Free will as an Emergent Property
“What does free will mean? It means using the hard-won knowledge accumulated by your past self to guide action in the present moment in the service of your future self. If you’re not doing that, you’re not doing you.”
“Life itself entails a causal insulation from the rest of the world. Living organisms accumulate causal power over evolution and over their individual lifetimes. And we, like other animals, have a set of neural resources designed specifically to allow us to select our actions in the service of our goals; that is, to act for our own reasons.”
On the Nature of Decision-Making:
“Exercising free will requires an open-ended ability for individuals to learn, to create new goals further and further removed from the ultimate imperatives of survival, to plan over longer timeframes, to simulate the outcomes of possible actions and internally evaluate them before acting, to decouple cognition from action, and ultimately to inspect their own reasons and subject them to metacognitive scrutiny.”
“Organisms have developed numerous mechanisms to directly harness the underlying randomness in neural activity. It can be drawn on to resolve an impasse in decision-making, to increase exploratory behavior, or to allow novel ideas to be considered when planning the next action.”
On Meaning and Complexity:
“The brain doesn’t run on spikes but on patterns. The way in which system activity evolves through time is driven by what those patterns mean. That meaning is grounded in the history of interactions of the organism with its environment.”
“It’s not a machine computing inputs to produce outputs. It’s an integrated self deciding what to do, based on its own reasons.”
“Living organisms do things, for reasons, as causal agents in their own right. They are driven not by energy but by information. And the meaning of that information is embodied in the structure of the system itself, based on its history.”

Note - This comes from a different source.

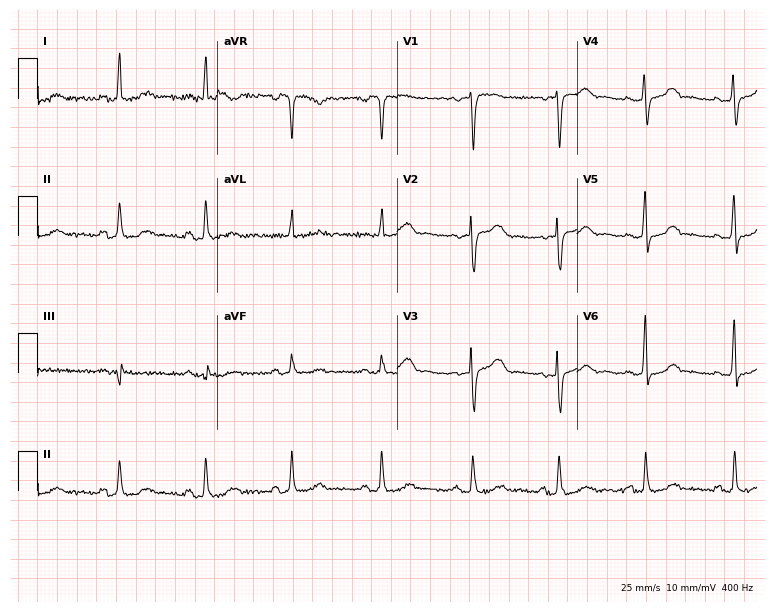
Resting 12-lead electrocardiogram (7.3-second recording at 400 Hz). Patient: a 57-year-old woman. None of these six findings is recorded: first-degree AV block, right bundle branch block, left bundle branch block, sinus bradycardia, atrial fibrillation, sinus tachycardia. Only these six findings were labelled.

Conclusion and Open Question
Our brains and behavior do not appear to be fully deterministic. Instead, it seems that free will emerges from the complex interplay of physical processes, randomness, and meaning-making within our brains, allowing us to act in alignment with our goals and sense of self.

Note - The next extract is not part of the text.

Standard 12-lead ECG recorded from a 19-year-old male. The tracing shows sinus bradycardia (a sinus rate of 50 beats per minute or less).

This view suggests that free will is compatible with the constraints of physics, offering a scientific foundation for the sense of agency and purpose we experience.
In spite of the seeming clarity and understanding of free will there are of course many open questions:
- The Hard Problem of Consciousness — How exactly do complex neural systems give rise to subjective experiences and the sense of self?
- The Role of Randomness — While randomness seems to enable flexibility and even creativity, how does the brain integrate randomness or neural noise into meaningful goal-directed decision-making without becoming chaotic?